#### Data for processing

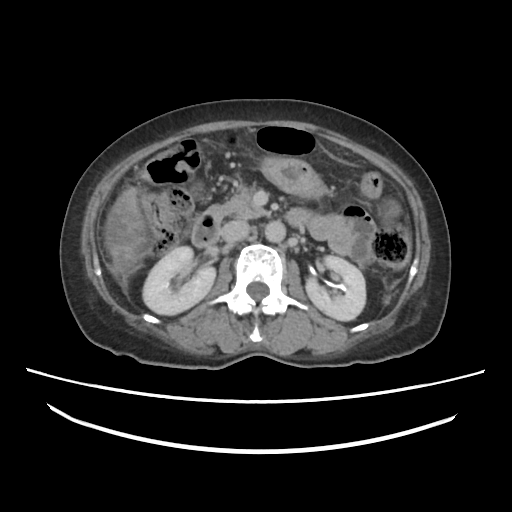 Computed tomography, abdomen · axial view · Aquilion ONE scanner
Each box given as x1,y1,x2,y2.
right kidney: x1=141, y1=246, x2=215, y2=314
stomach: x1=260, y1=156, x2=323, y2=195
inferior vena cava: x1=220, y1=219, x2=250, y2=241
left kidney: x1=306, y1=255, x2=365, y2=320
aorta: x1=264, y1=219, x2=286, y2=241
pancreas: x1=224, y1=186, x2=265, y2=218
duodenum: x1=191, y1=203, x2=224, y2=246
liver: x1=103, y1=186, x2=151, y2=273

########
#### Data for processing

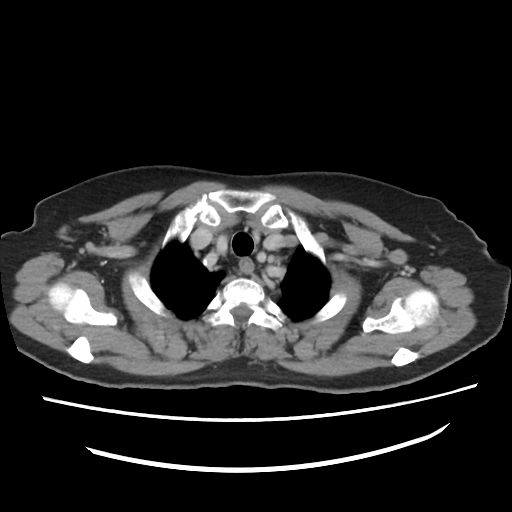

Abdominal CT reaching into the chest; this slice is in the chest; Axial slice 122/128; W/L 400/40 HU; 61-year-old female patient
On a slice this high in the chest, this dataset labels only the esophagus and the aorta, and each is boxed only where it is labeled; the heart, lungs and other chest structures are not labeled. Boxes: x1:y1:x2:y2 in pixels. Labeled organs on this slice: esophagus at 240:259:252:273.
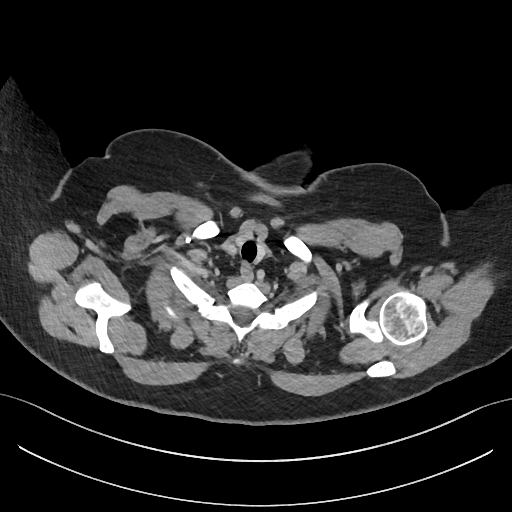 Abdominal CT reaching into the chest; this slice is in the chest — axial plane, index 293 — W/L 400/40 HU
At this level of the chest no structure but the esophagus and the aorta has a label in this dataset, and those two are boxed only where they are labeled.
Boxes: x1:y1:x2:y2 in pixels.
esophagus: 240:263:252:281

########

_Exercise:_ Everything above from the line containing "Computed tomography, abdomen" down to the line containing "liver: x1=103, y1=186, x2=151, y2=273" is to be duplicated exactly, both lines included, and the pictures are to be omitted.

_Output of the exercise:_
 Computed tomography, abdomen · axial view · Aquilion ONE scanner
Each box given as x1,y1,x2,y2.
right kidney: x1=141, y1=246, x2=215, y2=314
stomach: x1=260, y1=156, x2=323, y2=195
inferior vena cava: x1=220, y1=219, x2=250, y2=241
left kidney: x1=306, y1=255, x2=365, y2=320
aorta: x1=264, y1=219, x2=286, y2=241
pancreas: x1=224, y1=186, x2=265, y2=218
duodenum: x1=191, y1=203, x2=224, y2=246
liver: x1=103, y1=186, x2=151, y2=273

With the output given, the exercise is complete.